Harry pushed open the door. "I'm on a mission, Ron. I can trust you with this, I know I can. I'm on a mission to find out the horrible truth behind Gilderoy Lockhart to save us all," he said solemnly. "Can I count on you to help?" He turned around and faced Ron, expression deadly serious, as he waited for his best friend's reaction.

"Oh thank Merlin. I thought you'd gone insane like Hermione!" Ron said with apparent relief. "If you need any help, I'm there. The man's a complete loony."


"Welcome to Defense against the Dark Arts. You are most fortunate this year to have a giant in the defense world teaching you. You have the honor of being exposed to the knowledge from Witch Weekly's Most Charming Smile Award winner. You Have Me." Lockhart seemed to pause as if waiting for applause. The second year boys simply goggled in disbelief. The girls twittered and giggled.

"I am so glad I'm not a girl," Ron muttered to Harry. "Imagine walking around with mush for brains and giggling all the time."

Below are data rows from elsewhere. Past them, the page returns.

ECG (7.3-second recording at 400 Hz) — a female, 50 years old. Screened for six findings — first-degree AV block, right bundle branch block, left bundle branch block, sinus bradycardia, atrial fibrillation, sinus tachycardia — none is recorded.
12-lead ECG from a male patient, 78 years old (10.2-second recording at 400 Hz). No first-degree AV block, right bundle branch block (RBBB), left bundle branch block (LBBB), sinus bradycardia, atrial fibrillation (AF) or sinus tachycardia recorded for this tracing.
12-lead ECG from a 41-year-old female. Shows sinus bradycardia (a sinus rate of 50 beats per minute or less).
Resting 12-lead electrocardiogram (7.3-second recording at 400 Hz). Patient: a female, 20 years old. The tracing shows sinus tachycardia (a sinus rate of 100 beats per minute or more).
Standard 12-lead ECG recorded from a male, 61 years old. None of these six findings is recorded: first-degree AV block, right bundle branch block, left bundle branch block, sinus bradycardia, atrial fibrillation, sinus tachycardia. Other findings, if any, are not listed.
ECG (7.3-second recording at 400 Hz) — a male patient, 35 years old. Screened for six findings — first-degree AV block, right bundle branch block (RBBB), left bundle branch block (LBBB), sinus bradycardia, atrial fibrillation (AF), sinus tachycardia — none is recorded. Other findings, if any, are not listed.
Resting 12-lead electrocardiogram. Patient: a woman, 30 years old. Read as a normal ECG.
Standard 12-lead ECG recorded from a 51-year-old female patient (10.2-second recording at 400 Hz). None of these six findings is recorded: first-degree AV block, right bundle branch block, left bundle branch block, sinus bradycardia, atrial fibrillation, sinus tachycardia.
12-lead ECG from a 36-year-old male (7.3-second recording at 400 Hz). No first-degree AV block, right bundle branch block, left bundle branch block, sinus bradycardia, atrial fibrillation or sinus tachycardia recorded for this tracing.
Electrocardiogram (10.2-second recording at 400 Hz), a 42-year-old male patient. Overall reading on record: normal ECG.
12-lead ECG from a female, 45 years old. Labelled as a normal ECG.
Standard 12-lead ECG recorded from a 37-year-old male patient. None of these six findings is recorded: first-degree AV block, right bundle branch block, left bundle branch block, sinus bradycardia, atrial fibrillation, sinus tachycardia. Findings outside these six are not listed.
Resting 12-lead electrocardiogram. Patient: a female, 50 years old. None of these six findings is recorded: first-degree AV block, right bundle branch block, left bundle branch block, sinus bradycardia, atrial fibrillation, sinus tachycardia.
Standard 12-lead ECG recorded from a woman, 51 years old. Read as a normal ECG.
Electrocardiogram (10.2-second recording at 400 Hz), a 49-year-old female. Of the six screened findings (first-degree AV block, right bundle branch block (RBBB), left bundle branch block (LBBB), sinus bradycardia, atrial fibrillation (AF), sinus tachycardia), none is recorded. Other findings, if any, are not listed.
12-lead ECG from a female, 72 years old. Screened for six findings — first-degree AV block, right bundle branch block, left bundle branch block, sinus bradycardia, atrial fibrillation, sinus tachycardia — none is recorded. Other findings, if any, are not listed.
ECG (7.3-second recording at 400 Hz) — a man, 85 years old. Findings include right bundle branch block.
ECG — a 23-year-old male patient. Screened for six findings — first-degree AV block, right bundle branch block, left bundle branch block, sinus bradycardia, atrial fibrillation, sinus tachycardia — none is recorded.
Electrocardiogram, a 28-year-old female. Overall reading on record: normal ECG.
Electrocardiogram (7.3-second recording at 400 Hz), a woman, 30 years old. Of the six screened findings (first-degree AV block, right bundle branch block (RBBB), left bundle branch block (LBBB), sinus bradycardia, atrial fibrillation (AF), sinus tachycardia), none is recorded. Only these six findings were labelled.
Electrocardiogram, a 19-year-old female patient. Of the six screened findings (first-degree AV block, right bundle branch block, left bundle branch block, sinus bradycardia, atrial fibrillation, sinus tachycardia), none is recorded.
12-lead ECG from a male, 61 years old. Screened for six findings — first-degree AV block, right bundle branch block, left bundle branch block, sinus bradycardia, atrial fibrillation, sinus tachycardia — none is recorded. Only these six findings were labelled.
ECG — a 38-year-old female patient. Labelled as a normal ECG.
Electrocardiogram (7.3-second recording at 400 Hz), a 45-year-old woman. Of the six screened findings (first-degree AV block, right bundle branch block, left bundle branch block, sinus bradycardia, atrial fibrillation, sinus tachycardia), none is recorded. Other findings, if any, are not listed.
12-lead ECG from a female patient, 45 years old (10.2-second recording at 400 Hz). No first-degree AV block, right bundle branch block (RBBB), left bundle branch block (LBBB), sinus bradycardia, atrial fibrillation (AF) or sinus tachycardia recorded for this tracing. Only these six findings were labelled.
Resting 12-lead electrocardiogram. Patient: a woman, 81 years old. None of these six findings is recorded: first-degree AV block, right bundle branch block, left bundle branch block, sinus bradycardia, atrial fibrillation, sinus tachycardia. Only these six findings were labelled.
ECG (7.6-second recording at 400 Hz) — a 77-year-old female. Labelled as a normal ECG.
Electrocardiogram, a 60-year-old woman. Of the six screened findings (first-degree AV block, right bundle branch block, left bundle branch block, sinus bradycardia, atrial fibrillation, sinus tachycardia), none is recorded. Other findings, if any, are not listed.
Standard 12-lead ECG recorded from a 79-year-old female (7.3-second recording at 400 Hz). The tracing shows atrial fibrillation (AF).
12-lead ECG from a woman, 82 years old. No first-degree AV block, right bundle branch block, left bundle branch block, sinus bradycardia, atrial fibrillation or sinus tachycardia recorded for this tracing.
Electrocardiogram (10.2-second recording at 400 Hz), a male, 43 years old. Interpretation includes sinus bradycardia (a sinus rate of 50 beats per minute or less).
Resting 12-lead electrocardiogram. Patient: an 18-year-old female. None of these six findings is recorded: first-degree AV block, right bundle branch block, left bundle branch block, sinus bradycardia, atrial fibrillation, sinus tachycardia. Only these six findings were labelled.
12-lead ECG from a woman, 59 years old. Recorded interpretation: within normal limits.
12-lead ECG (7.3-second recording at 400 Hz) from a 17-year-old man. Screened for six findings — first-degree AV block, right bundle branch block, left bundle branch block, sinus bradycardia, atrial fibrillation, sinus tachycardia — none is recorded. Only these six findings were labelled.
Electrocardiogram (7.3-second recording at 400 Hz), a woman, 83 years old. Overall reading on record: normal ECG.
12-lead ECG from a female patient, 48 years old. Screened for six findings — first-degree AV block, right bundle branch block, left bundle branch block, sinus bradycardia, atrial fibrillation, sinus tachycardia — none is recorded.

Harry nodded in agreement as he sunk lower in his seat, hoping the Professor would not notice him.

"Now we are going to start with a little quiz about the extend of your knowledge of the key areas of defense. This will be a closed book quiz. Don't worry, this is a simple exam, easy to know, every-day common facts," Lockhart added upon hearing a groan from the class as he began to pass out the papers face down.

He stopped at Harry's desk. "Harry, Harry, Harry," he said with a sigh.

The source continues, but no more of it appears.